Une semaine avait passé depuis que Klixy avait été nommée Chroniqueuse. Une semaine entière. Trois cycles et demi du Sablier. Et depuis ce jour-là, les mineurs envoyés à la rescousse de Raxoir n’étaient pas reparus.

Klixy se sentait nerveuse. Beaucoup trop nerveuse. Au point que ses articulations se grippaient, que ses gestes devenaient moins nets. Or, à cet instant précis, la tâche qu’elle accomplissait requérait toute sa minutie.

À son oreille, un cristal de mémoire.

À ses côtés, un Méca-Médecin. Klippocrakx, plus exactement.

Devant elle, un patient aux engrenages neuronaux mis à nu.

Un minuscule tournevis à la main, elle s’appliquait à resserrer des vis non moins minuscules dans ce mécanisme complexe, en s’aidant autant du cristal accroché à son lobe que des instructions de Klippocrakx.

Tout à coup, le tournevis ripa. Elle évita de justesse une rayure fatale ou une torsion de l’axe délicat auquel elle s’efforçait de laisser moins de jeu.

— Conseil : laisse-moi prendre la relève, Klixy.

La Mécanoïde obtempéra. Tendant au Méca-Médecin son cristal de mémoire et son tournevis, elle commenta :

— Je suis… Je veux dire : inquiétude. Mon état s’aggrave. Quand le remède sera-t-il prêt ?

— Aucune idée. Rappel : l’émotionnite étant liée à la maladie de Mécanâme, elle-même en rapport avec le retour de l’Ére Rouille, savoir lequel de ces facteurs est à l’origine des autres s’avère délicat.

— Je sais bien ! Je perds mon pragmatisme, pas la mémoire…

Klippocrakx s’interrompit dans ses ajustements méca-chirurgicaux pour braquer sur elle un regard vide de toute flamme. Les lueurs dans les orbites de Klixy rosirent comme elle prenait conscience de ce qu’elle venait de faire.

— Oh. Je me comporte de plus en plus comme une Imparfaite, n’est-ce pas ? Je te présente mes excuses.

— Constat : tu n’es plus apte à aider dans les tâches les plus délicates. Conséquence : les Méca-Médecins se passeront de tes services, désormais. Focalise-toi plutôt sur le rôle qui t’a été attribué par le Conseil. Tu commettras moins d’erreurs.

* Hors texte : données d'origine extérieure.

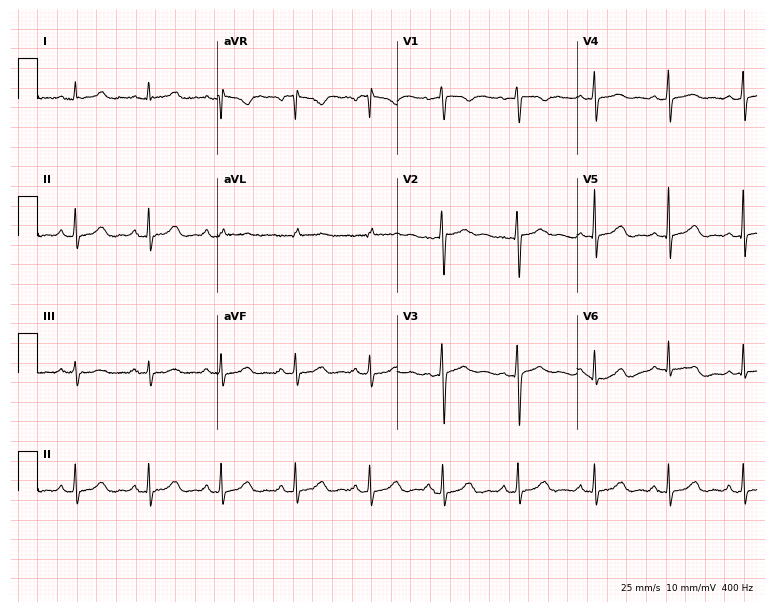
Electrocardiogram, a 34-year-old female. Overall reading on record: normal ECG.

La Mécanoïde baissa la tête. Sans répondre, elle commençait à s’éloigner quand elle se trouva nez à nez avec le Gardien.

— Ah, te voilà. Viens : j’ai besoin de toi.

Toujours silencieuse, elle lui emboîta le pas. Ils traversèrent le cœur de la cité, s’éloignèrent vers la périphérie. Bientôt, Klixy comprit qu’Ixaq l’emmenait au centre de réception macopodique. Elle sentit le sang accélérer dans ses veines métalliques. Des nouvelles de la surface, peut-être ? Mais alors, pourquoi ne lui avait-il pas juste donné les informations reçues ? Quelque chose n’allait pas.

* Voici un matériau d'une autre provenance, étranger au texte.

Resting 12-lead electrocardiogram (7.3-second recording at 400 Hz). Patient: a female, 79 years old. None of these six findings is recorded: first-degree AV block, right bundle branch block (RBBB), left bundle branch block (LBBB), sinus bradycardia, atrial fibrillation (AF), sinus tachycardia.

Bientôt, l’immense bâtisse de métal bardée de mécanismes et de tuyaux projetait son ombre sur eux. Ce n’était pas juste un centre de réception, c’était le récepteur même. Le squelette de la construction constituait une Macopod géante au sein de laquelle on avait ménagé des espaces vides pour créer des couloirs et des bureaux. Il y avait peu de bâtiments à proprement parler dans la cité qui s’était orgaisée autour du Cerveau-Cœur : nul besoin d’abri quand on vivait sous terre. Les Mécanoïdes se rechargeaient dans des cavités naturelles ménagées dans d’immenses colonnes de stalactites et de stalagmites. Dans ces niches plus ou moins profondes, leur Mère à tous leur avait accordé l’accès à son énergie grâce à des bassins qui, de mémoire de Mécanoïde, avaient toujours été là. Aussi les rares constructions artificielles abritaient-elles toutes des machines facilitant l’existence de la communauté.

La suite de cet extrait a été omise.